- Activity -
An exact copy of all the data is needed, with every picture left out.

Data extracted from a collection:
○ ○ ○ ○ ○ ○ ○
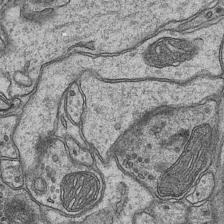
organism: Mouse
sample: CA1 Hippocampus
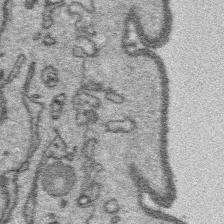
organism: Platynereis dumerilii
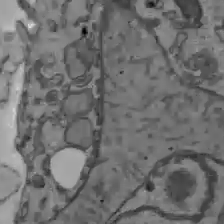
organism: C57BL Mouse
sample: Liver
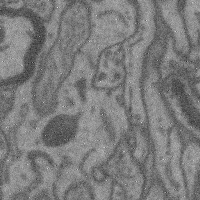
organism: Mouse
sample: Cerebral cortex
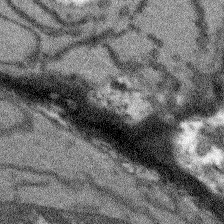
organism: Arabidopsis thaliana
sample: Root tip
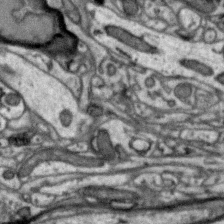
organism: Zebra finch
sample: Brain
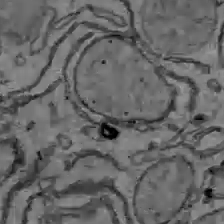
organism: C57BL Mouse
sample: Liver
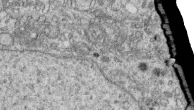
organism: Human
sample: HeLa cell HIV synapse
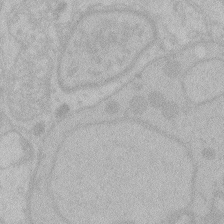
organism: Zebrafish
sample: Macrophage infected with Toxoplasma gondii
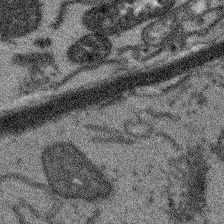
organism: Arabidopsis thaliana
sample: Root tip
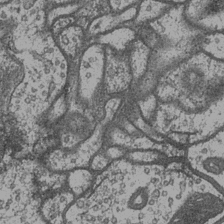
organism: Drosophila
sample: Optic medulla
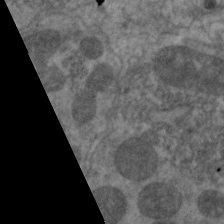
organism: C. elegans
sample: Pharynx
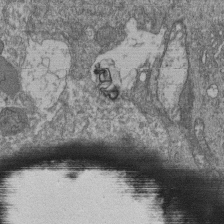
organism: Human
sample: Retinal organoid Rod and Cone cells
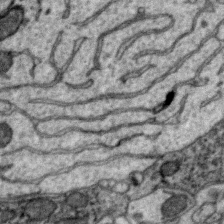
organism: Zebra finch
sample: Brain
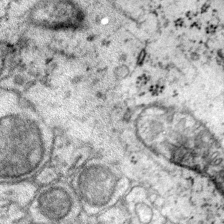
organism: Mouse
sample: Primary visual cortex
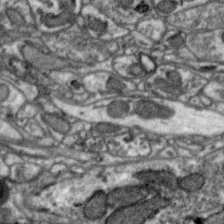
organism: Zebra finch
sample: Brain
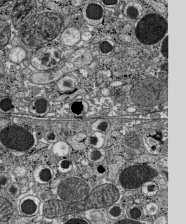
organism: C57BL Mouse
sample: Pancreatic islet
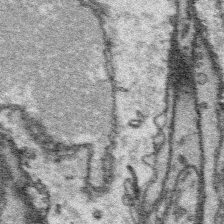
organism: Platynereis dumerilii
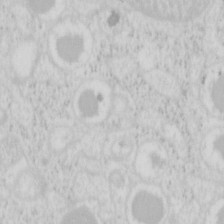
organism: Mouse
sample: Pancreas
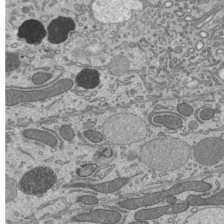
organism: Mouse
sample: Mouse epididymis efferent ductule cilia
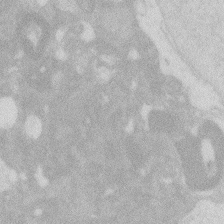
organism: Zebrafish
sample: Macrophage
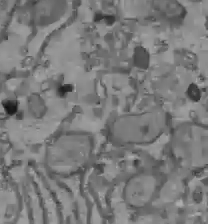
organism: C57BL Mouse
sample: Liver
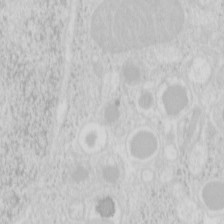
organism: Mouse
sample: Pancreas
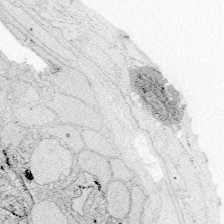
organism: Zebrafish
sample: Whole-Brain
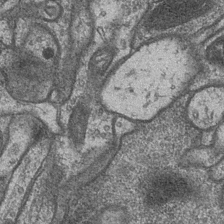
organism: Drosophila
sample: Optic medulla
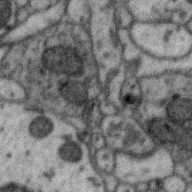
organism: Zebra finch
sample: Brain
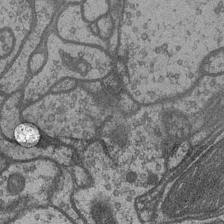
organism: Drosophila
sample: Optic medulla
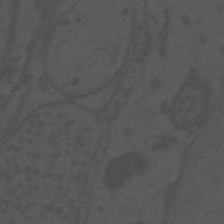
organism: Mouse
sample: Suprachiasmatic nucleus
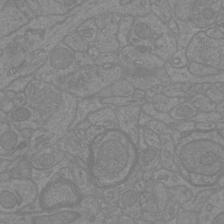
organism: Mouse
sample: Cortical neurons
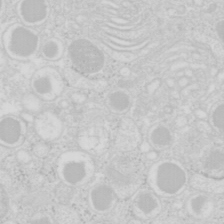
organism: Mouse
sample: Pancreas
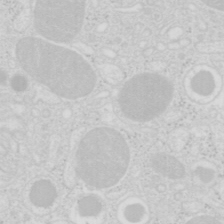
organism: Mouse
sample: Pancreas
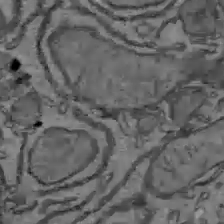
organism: C57BL Mouse
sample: Liver
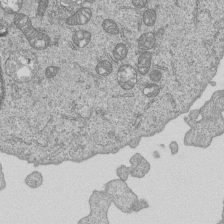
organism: Human
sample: MDA-MB-231 cells
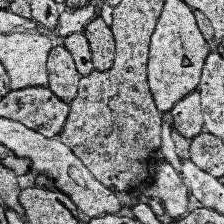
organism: Human
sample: Temporal Lobe
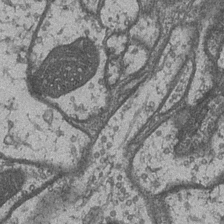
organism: Drosophila
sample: Optic medulla
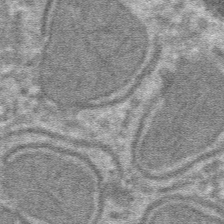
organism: Mouse
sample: Mouse hepatocytes
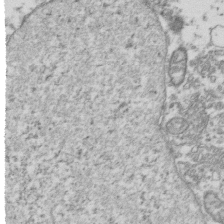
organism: Human
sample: Activated Jurkat CD4+ T cells
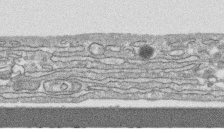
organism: Human
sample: CRL-1474
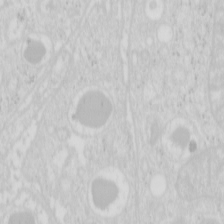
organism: Mouse
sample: Pancreas
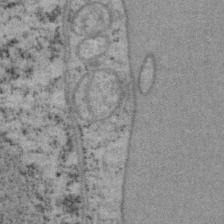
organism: Human
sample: HeLa cells
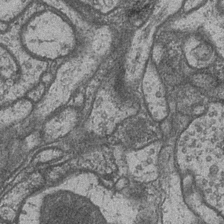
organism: Drosophila
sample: Optic medulla
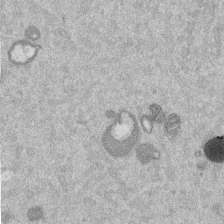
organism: Mouse
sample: Dividing mouse embryo 1 cell stage
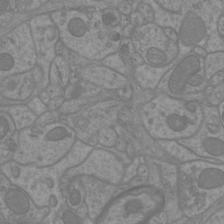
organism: Mouse
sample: Cortical neurons
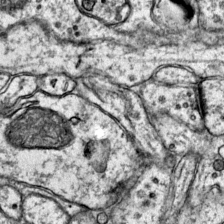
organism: Mouse
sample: Primary visual cortex
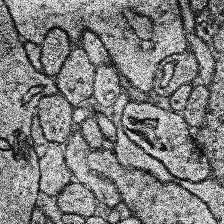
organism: Human
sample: Temporal Lobe
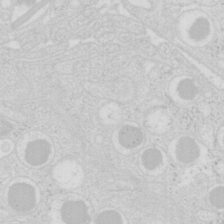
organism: Mouse
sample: Pancreas
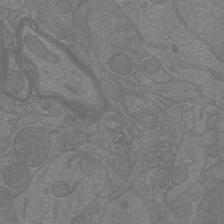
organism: Mouse
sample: Cortical neurons
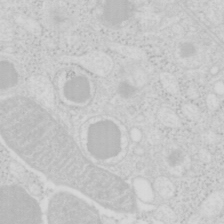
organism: Mouse
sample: Pancreas
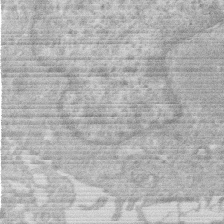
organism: Human
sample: Macrophage cells
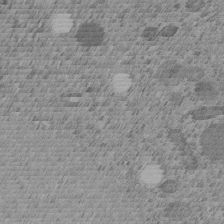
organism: C. elegans
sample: C. elegans embryo early stage
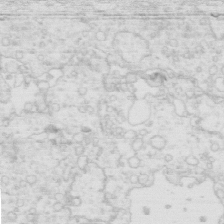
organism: Mouse
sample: Multiciliated cells
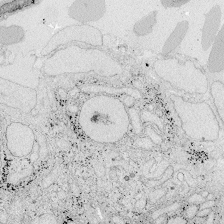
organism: Zebrafish
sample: Whole-Brain
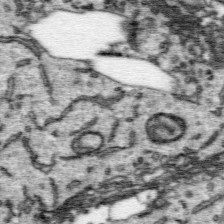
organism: Human
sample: HeLa cells
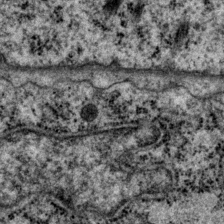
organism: P. pacificus
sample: Pharynx
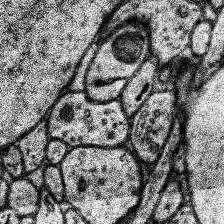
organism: Human
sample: Temporal Lobe
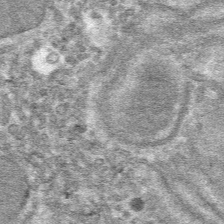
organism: Mouse
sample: Mouse hepatocytes
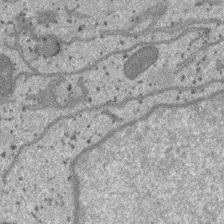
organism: Human
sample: Lung epithelial cells infected with SARS-CoV-2
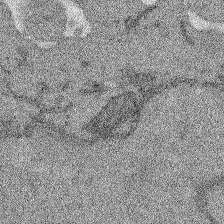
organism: Human
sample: HeLa cells
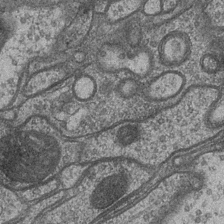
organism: Drosophila
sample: Optic medulla
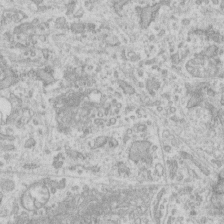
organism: Human
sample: Fibroblast cells
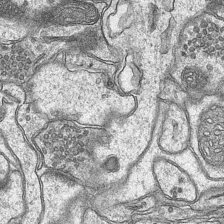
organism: Mouse
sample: CA1 Hippocampus
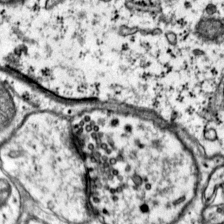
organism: Mouse
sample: Primary visual cortex
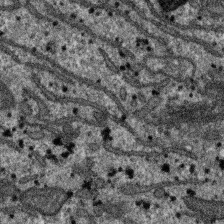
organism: Human
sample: Lung epithelial cells infected with SARS-CoV-2
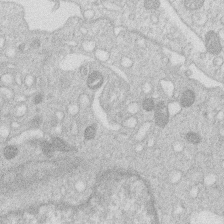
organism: Human
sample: Macrophage cells
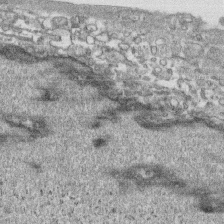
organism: Human
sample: CRL-1474
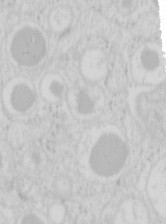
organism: Mouse
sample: Pancreas
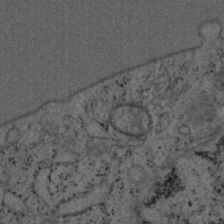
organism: Human
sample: HeLa cells
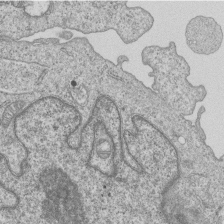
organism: Human
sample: MDA-MB-231 cells
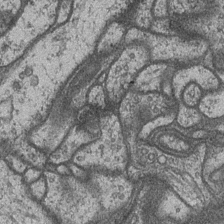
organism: Drosophila
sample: Optic medulla
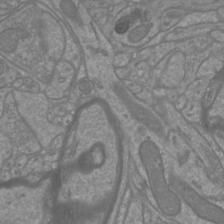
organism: Mouse
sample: Cortical neurons
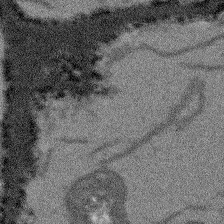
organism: Arabidopsis thaliana
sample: Root tip
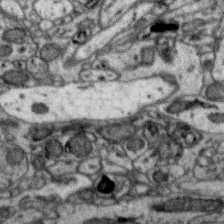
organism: Zebra finch
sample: Brain
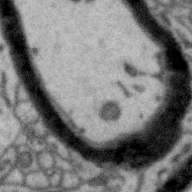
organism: Zebra finch
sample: Brain
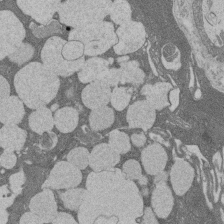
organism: Rat
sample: Salivary granule
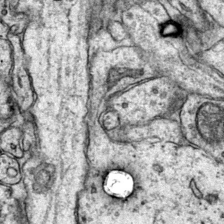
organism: Mouse
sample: Primary visual cortex
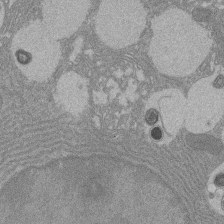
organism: Rat
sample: Salivary granule
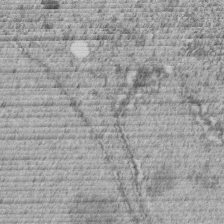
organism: C. elegans
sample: C. elegans embryo early stage
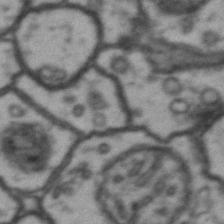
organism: Drosophila
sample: Brain
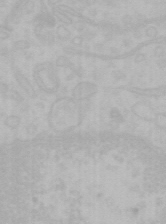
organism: Mouse
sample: Choroid plexus
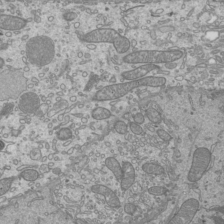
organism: Mouse
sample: Cilia; mouse epididymis
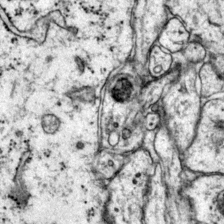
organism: Mouse
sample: Primary visual cortex
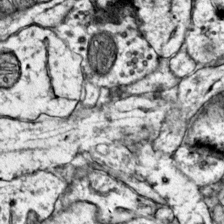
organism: Mouse
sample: Primary visual cortex
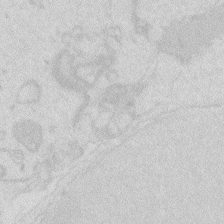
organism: Zebrafish
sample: Macrophage
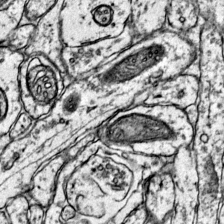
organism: Mouse
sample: Primary visual cortex
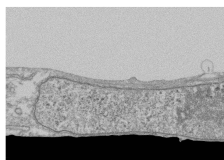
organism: Human
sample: Fibroblast cells
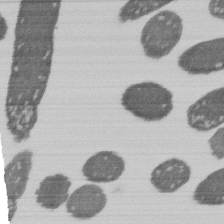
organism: E. coli
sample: Bacterial nucleoid
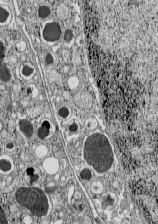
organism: C57BL Mouse
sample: Pancreatic islet
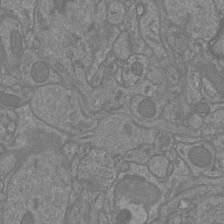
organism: Mouse
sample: Cortical neurons
○ ○ ○ ○ ○ ○ ○
- Expected answer -
organism: Mouse
sample: CA1 Hippocampus
organism: Platynereis dumerilii
organism: C57BL Mouse
sample: Liver
organism: Mouse
sample: Cerebral cortex
organism: Arabidopsis thaliana
sample: Root tip
organism: Zebra finch
sample: Brain
organism: C57BL Mouse
sample: Liver
organism: Human
sample: HeLa cell HIV synapse
organism: Zebrafish
sample: Macrophage infected with Toxoplasma gondii
organism: Arabidopsis thaliana
sample: Root tip
organism: Drosophila
sample: Optic medulla
organism: C. elegans
sample: Pharynx
organism: Human
sample: Retinal organoid Rod and Cone cells
organism: Zebra finch
sample: Brain
organism: Mouse
sample: Primary visual cortex
organism: Zebra finch
sample: Brain
organism: C57BL Mouse
sample: Pancreatic islet
organism: Platynereis dumerilii
organism: Mouse
sample: Pancreas
organism: Mouse
sample: Mouse epididymis efferent ductule cilia
organism: Zebrafish
sample: Macrophage
organism: C57BL Mouse
sample: Liver
organism: Mouse
sample: Pancreas
organism: Zebrafish
sample: Whole-Brain
organism: Drosophila
sample: Optic medulla
organism: Zebra finch
sample: Brain
organism: Drosophila
sample: Optic medulla
organism: Mouse
sample: Suprachiasmatic nucleus
organism: Mouse
sample: Cortical neurons
organism: Mouse
sample: Pancreas
organism: Mouse
sample: Pancreas
organism: C57BL Mouse
sample: Liver
organism: Human
sample: MDA-MB-231 cells
organism: Human
sample: Temporal Lobe
organism: Drosophila
sample: Optic medulla
organism: Mouse
sample: Mouse hepatocytes
organism: Human
sample: Activated Jurkat CD4+ T cells
organism: Human
sample: CRL-1474
organism: Mouse
sample: Pancreas
organism: Human
sample: HeLa cells
organism: Drosophila
sample: Optic medulla
organism: Mouse
sample: Dividing mouse embryo 1 cell stage
organism: Mouse
sample: Cortical neurons
organism: Mouse
sample: Primary visual cortex
organism: Human
sample: Temporal Lobe
organism: Mouse
sample: Pancreas
organism: Mouse
sample: Cortical neurons
organism: Mouse
sample: Pancreas
organism: Human
sample: Macrophage cells
organism: C. elegans
sample: C. elegans embryo early stage
organism: Mouse
sample: Multiciliated cells
organism: Zebrafish
sample: Whole-Brain
organism: Human
sample: HeLa cells
organism: P. pacificus
sample: Pharynx
organism: Human
sample: Temporal Lobe
organism: Mouse
sample: Mouse hepatocytes
organism: Human
sample: Lung epithelial cells infected with SARS-CoV-2
organism: Human
sample: HeLa cells
organism: Drosophila
sample: Optic medulla
organism: Human
sample: Fibroblast cells
organism: Mouse
sample: CA1 Hippocampus
organism: Mouse
sample: Primary visual cortex
organism: Human
sample: Lung epithelial cells infected with SARS-CoV-2
organism: Human
sample: Macrophage cells
organism: Human
sample: CRL-1474
organism: Mouse
sample: Pancreas
organism: Human
sample: HeLa cells
organism: Human
sample: MDA-MB-231 cells
organism: Drosophila
sample: Optic medulla
organism: Mouse
sample: Cortical neurons
organism: Arabidopsis thaliana
sample: Root tip
organism: Zebra finch
sample: Brain
organism: Zebra finch
sample: Brain
organism: Rat
sample: Salivary granule
organism: Mouse
sample: Primary visual cortex
organism: Rat
sample: Salivary granule
organism: C. elegans
sample: C. elegans embryo early stage
organism: Drosophila
sample: Brain
organism: Mouse
sample: Choroid plexus
organism: Mouse
sample: Cilia; mouse epididymis
organism: Mouse
sample: Primary visual cortex
organism: Mouse
sample: Primary visual cortex
organism: Zebrafish
sample: Macrophage
organism: Mouse
sample: Primary visual cortex
organism: Human
sample: Fibroblast cells
organism: E. coli
sample: Bacterial nucleoid
organism: C57BL Mouse
sample: Pancreatic islet
organism: Mouse
sample: Cortical neurons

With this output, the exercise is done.